What you should do: The answer is the full listing below, copied exactly, with its pictures omitted.

Task material:
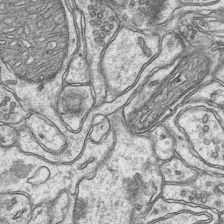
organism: Mouse
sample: CA1 Hippocampus
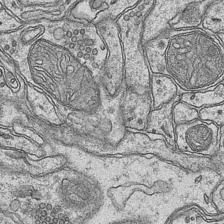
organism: Mouse
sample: CA1 Hippocampus
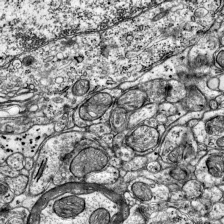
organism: Mouse
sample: Visual Cortex
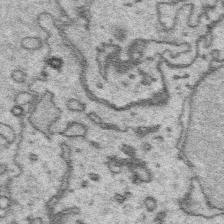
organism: Platynereis dumerilii
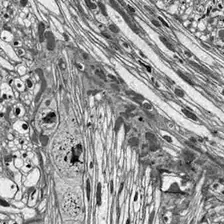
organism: Drosophila
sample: Optic lobe
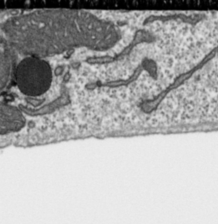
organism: Toxoplasma gondii
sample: Parasites in a vacuole inside a host cell
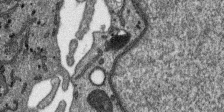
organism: Human
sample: Lung epithelial cells infected with SARS-CoV-2
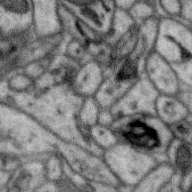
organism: Zebra finch
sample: Brain
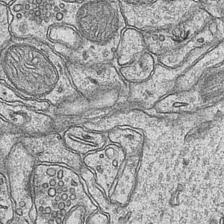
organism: Mouse
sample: CA1 Hippocampus
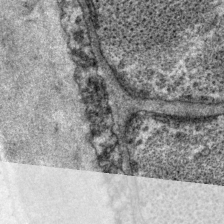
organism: P. pacificus
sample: Pharynx
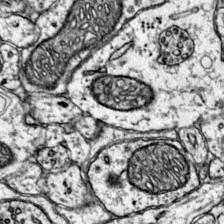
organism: Mouse
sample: Primary visual cortex
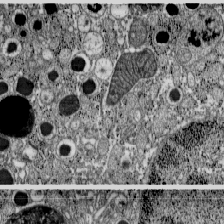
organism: C57BL Mouse
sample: Pancreatic islet
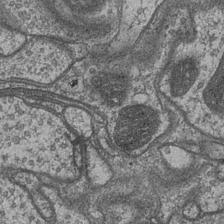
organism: Drosophila
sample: Optic medulla
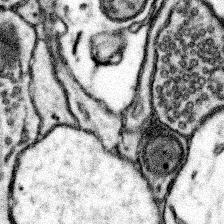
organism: Mouse
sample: Somatosensory cortex neuropil
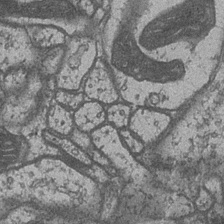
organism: Drosophila
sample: Optic medulla
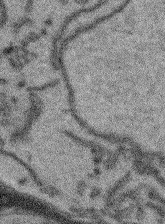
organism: Arabidopsis thaliana
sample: Root tip
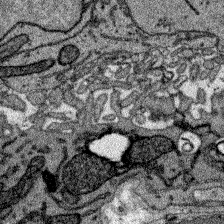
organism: Zebrafish
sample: Larval olfactory bulb
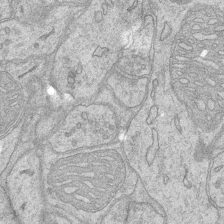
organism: Mouse
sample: CA1 Hippocampus
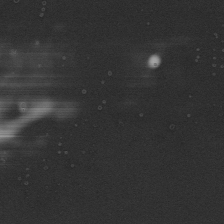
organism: Mouse
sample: Cilia; mouse epididymis

Solution:
organism: Mouse
sample: CA1 Hippocampus
organism: Mouse
sample: CA1 Hippocampus
organism: Mouse
sample: Visual Cortex
organism: Platynereis dumerilii
organism: Drosophila
sample: Optic lobe
organism: Toxoplasma gondii
sample: Parasites in a vacuole inside a host cell
organism: Human
sample: Lung epithelial cells infected with SARS-CoV-2
organism: Zebra finch
sample: Brain
organism: Mouse
sample: CA1 Hippocampus
organism: P. pacificus
sample: Pharynx
organism: Mouse
sample: Primary visual cortex
organism: C57BL Mouse
sample: Pancreatic islet
organism: Drosophila
sample: Optic medulla
organism: Mouse
sample: Somatosensory cortex neuropil
organism: Drosophila
sample: Optic medulla
organism: Arabidopsis thaliana
sample: Root tip
organism: Zebrafish
sample: Larval olfactory bulb
organism: Mouse
sample: CA1 Hippocampus
organism: Mouse
sample: Cilia; mouse epididymis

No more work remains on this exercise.